Leaving out every picture, retype the lines below from the top through the one that contains "Gorilla gorilla gorilla, Congo".

- **PROVIDED DATA**

..........

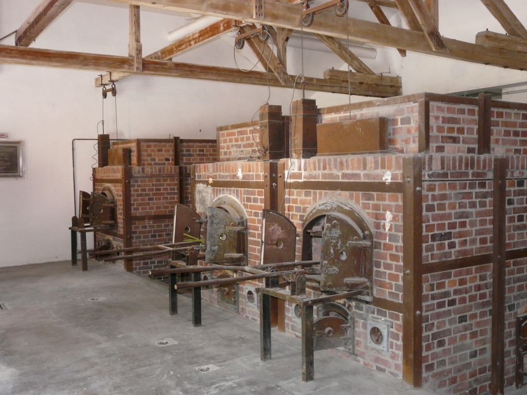 Konzentrationslager Dachau: drei von vier Verbrennungsöfen des zweiten Krematoriums in der sogenannten Baracke X aus dem Jahr 1942/43. Sie dienten als Ergänzung für die beiden Verbrennungsöfen des ersten Krematoriums.
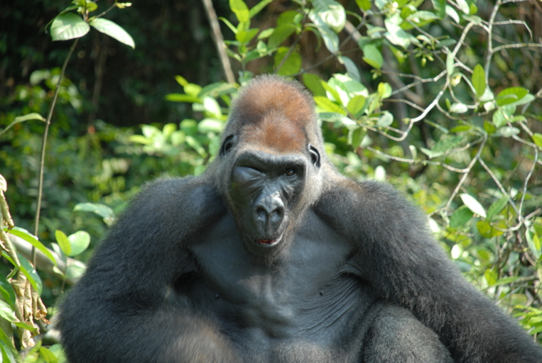 Gorilla gorilla gorilla, Congo
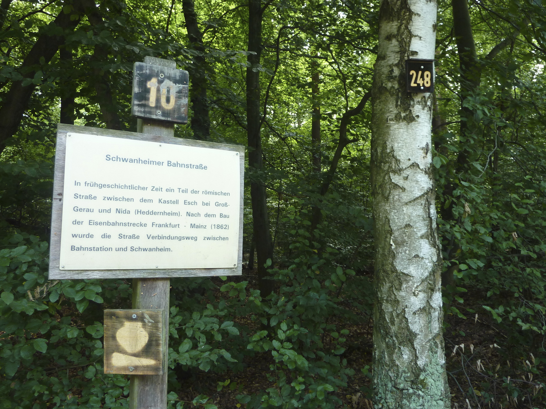 Frankfurt am Main, Bundesland Hessen: Die Kelsterbacher Terrasse ist eine acht Kilometer lange und bis zu 17 m hohe Geländestufe im Frankfurter Stadtwald. Die in west-östlicher Richtung verlaufende und nach Norden hin mäßig steil abfallende Terrasse ist eine Abbruchkante des Main-Urstromtals aus dem Erdzeitalter Pliozän. Sie beginnt im Westen am Mainufer in der Stadt Kelsterbach, durchläuft den Schwanheimer Wald und endet südlich des Frankfurter Stadtteils Niederrad. Entlang der Oberkante der Terrasse verläuft die Grenzschneise, ein historischer Grenz- und Handelsweg. Das Foto zeigt eine Infotafel des Historischen Wanderwegs Schwanheim an der Kreuzung Grenzschneise/Schwanheimer Bahnstraße
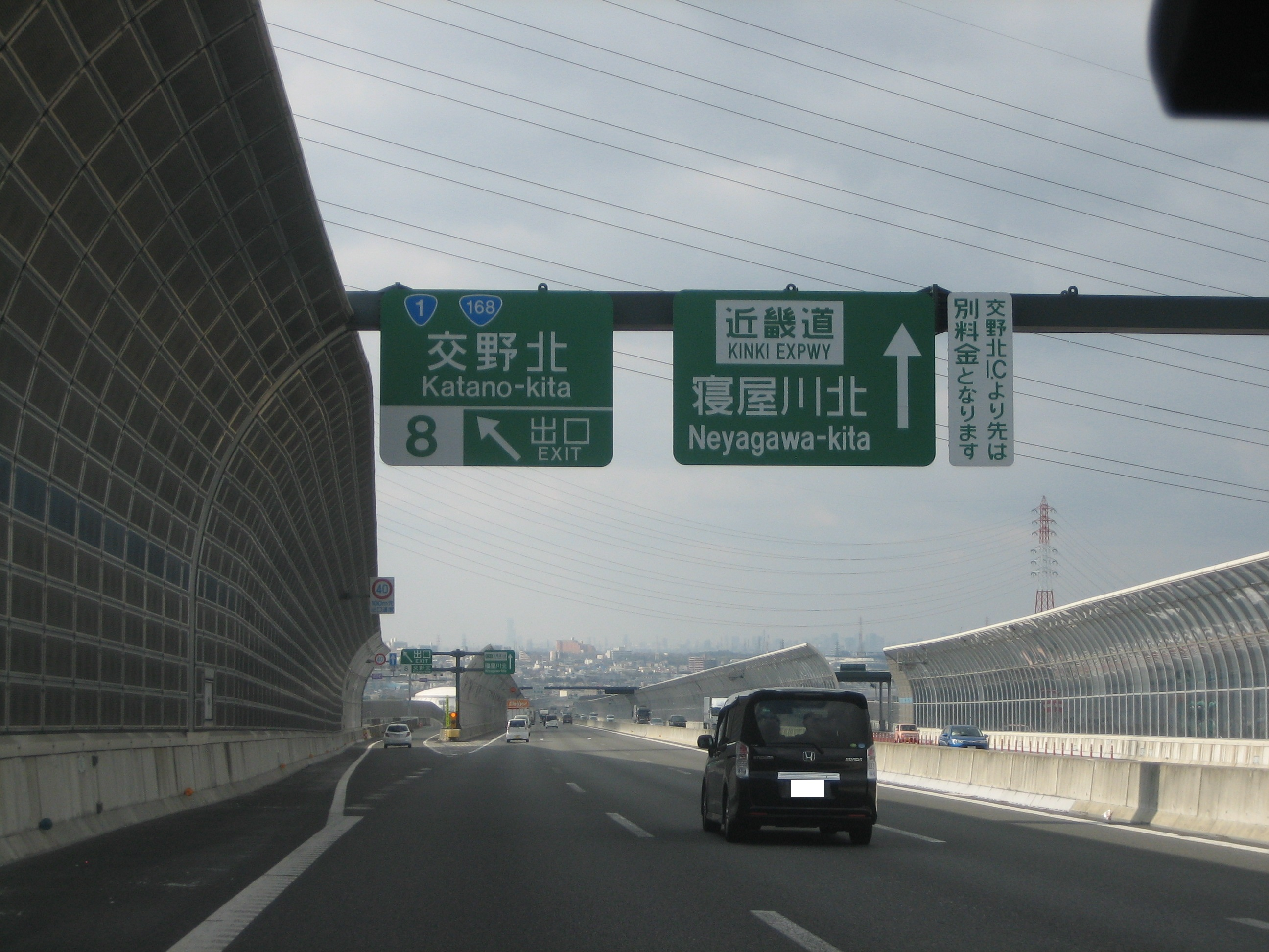 交野北IC

..........

- **EXERCISE SOLUTION**
 Konzentrationslager Dachau: drei von vier Verbrennungsöfen des zweiten Krematoriums in der sogenannten Baracke X aus dem Jahr 1942/43. Sie dienten als Ergänzung für die beiden Verbrennungsöfen des ersten Krematoriums.
 Gorilla gorilla gorilla, Congo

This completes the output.